TechAmerica
- Type: Non-profit subsidiary
- Industry: Technology
- Predecessor: America Electronics Association, Cyber Security Industry Alliance, Government Electronics & Information Technology Association, and the Information Technology Association of America
- Founded: 2009
- Headquarters: Arlington County, Virginia, United States
- Area served: United States
- Products: Advocating before decision-makers at the state, federal, and international levels of government
- Services: Delivering business intelligence and networking opportunities to its members
- Owner: CompTIA (Since 2014)
- Website: www.comptia.org

= TechAmerica =

American trade association (2009–2014)

TechAmerica was an American technology trade association that was created in 2009, through the merger of several American trade associations including the AeA and Information Technology Association of America.

In May 2014, CompTIA, a nonprofit trade association that serves information technology professionals, announced it had acquired TechAmerica in a move to expand its public-sector presence. TechAmerica has since became the public policy unit of CompTIA.

== History ==
In 2009, TechAmerica was formed from the merger of AeA (formerly known as the American Electronics Association), the Cyber Security Industry Alliance (CSIA), the Government Electronics & Information Technology Association (GEIA), and the Information Technology Association of America (ITAA) in 2009.

=== American Electronics Association (AeA)===

AeA started as the West Coast Electronics Manufacturing Association (WCEMA), formed by David Packard and 25 of Hewlett-Packard's suppliers in 1943. Within 20 years, the association had gathered over 200 members. In 1969, WCEMA was rebranded the Western Electronic Manufacturers Association (WEMA). Less than two years following that rebranding, membership reached to over 600. Once again, the association was renamed in 1977 to the American Electronics Association. In 2001, the branding was shortened to AeA.

=== Information Technology Association of America (ITAA)===

The Association of Data Processing Services Organization (ADAPSO) was formed in 1961. This association was renamed in 1991 to the Information Technology Association of America (ITAA). In 2008, ITAA merged with the Cyber Security Industry Alliance (CSIA) and the Government Electronics Industry Association (GEIA).

===2012 Cyber Attack===
The organization's website was attacked in April 2012 for their support of the controversial CISPA bill.

===Sale of standards program===
In July 2013, TechAmerica sold its standards program to SAE International.
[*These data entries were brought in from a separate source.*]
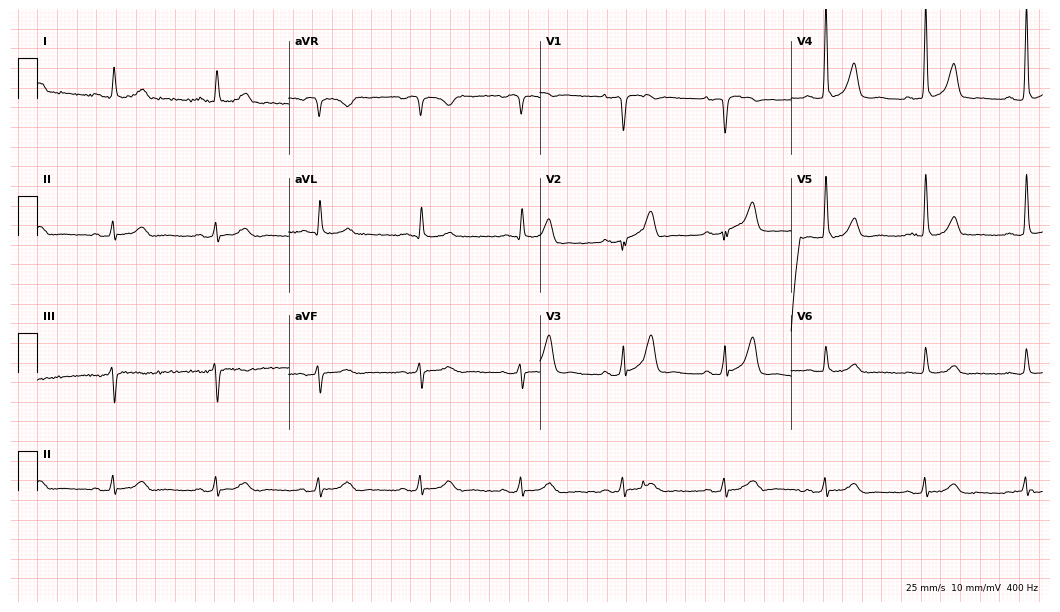
12-lead ECG (10.2-second recording at 400 Hz) from an 82-year-old male patient. Labelled as a normal ECG.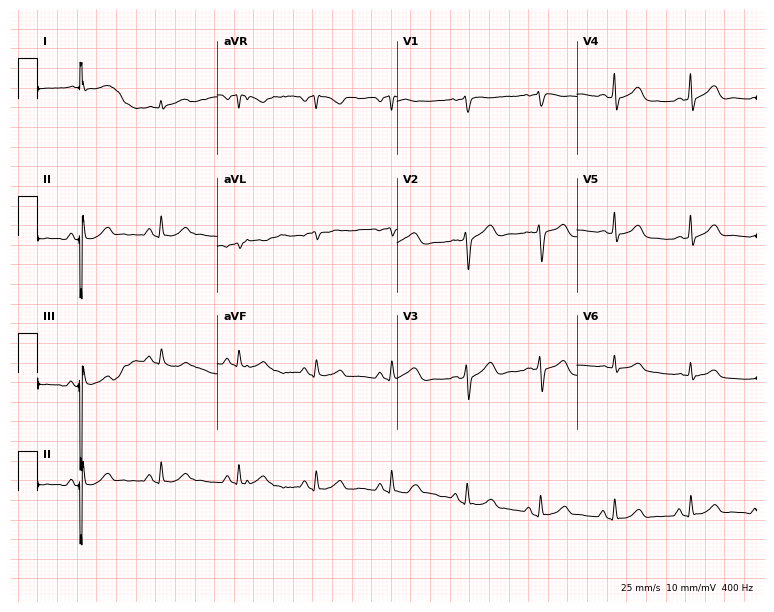
Standard 12-lead ECG recorded from a 61-year-old male (7.3-second recording at 400 Hz). None of these six findings is recorded: first-degree AV block, right bundle branch block (RBBB), left bundle branch block (LBBB), sinus bradycardia, atrial fibrillation (AF), sinus tachycardia. Only these six findings were labelled.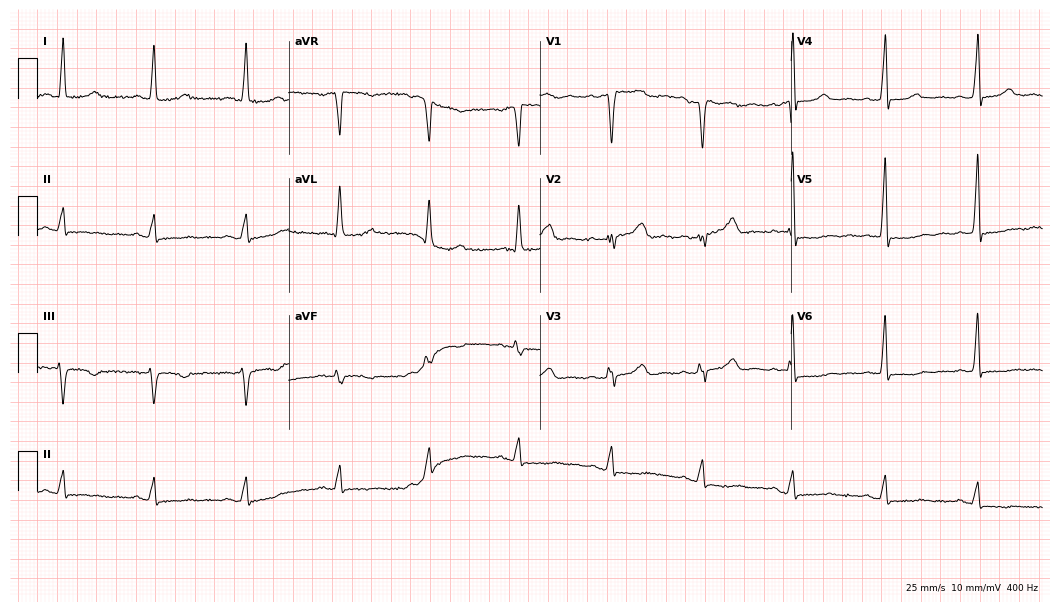
ECG (10.2-second recording at 400 Hz) — a 42-year-old female patient. Screened for six findings — first-degree AV block, right bundle branch block, left bundle branch block, sinus bradycardia, atrial fibrillation, sinus tachycardia — none is recorded.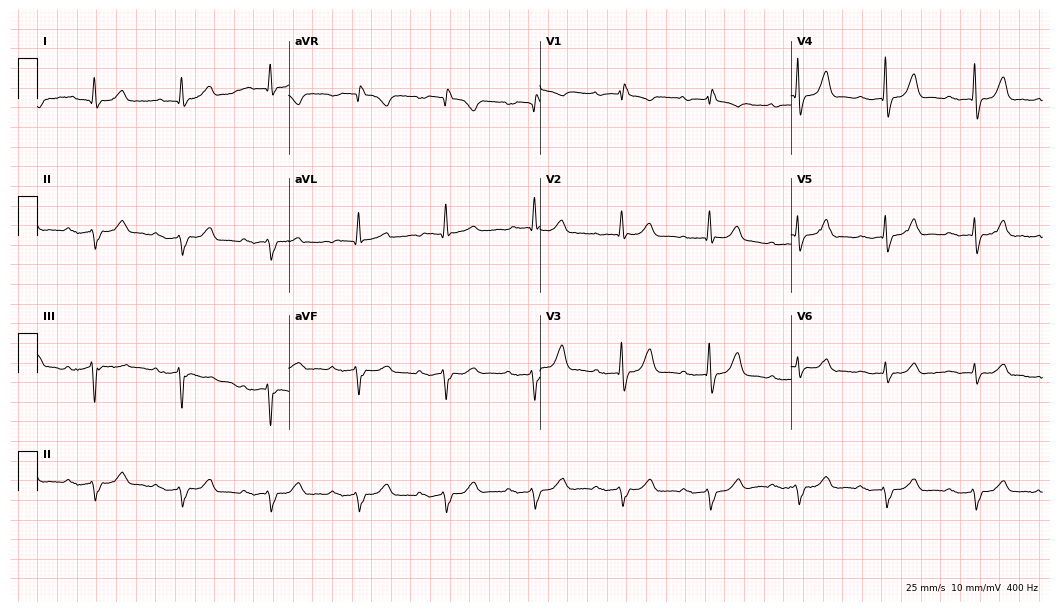
ECG (10.2-second recording at 400 Hz) — a woman, 81 years old. Screened for six findings — first-degree AV block, right bundle branch block (RBBB), left bundle branch block (LBBB), sinus bradycardia, atrial fibrillation (AF), sinus tachycardia — none is recorded.

===Four lobbyists depart, TechAmerica sues for breach of employee contract===
On November 4, 2013 it was announced that four TechAmerica lobbyists: Trey Hodgkins, Pam Walker, Erica McCann and Carol Henton had resigned, lured to the Information Technology Industry Council (ITI) which was able to raise $50,000 each from more than a dozen of its members to fund the acquisition of the four TechAmerica lobbyists.

TechAmerica filed a lawsuit against ITI and three of the departing lobbyists in D.C. Superior Court. TechAmerica's complaints include that the defecting lobbyists conspired in their new positions to use old contacts and other information acquired while at TechAmerica to help ITI find new clients for its neophyte effort focused on government procurement

== Locations ==
- Washington, DC (Headquarters)
- Silicon Valley
- Shanghai, China
- Brussels, Belgium

== Publications ==
- Cyberstates - A report which quantifies the high-tech industry on a state-by-state basis in the United States.
- Competitiveness Series - Reports covering relevant issues within the high-tech industry and U.S. competitiveness.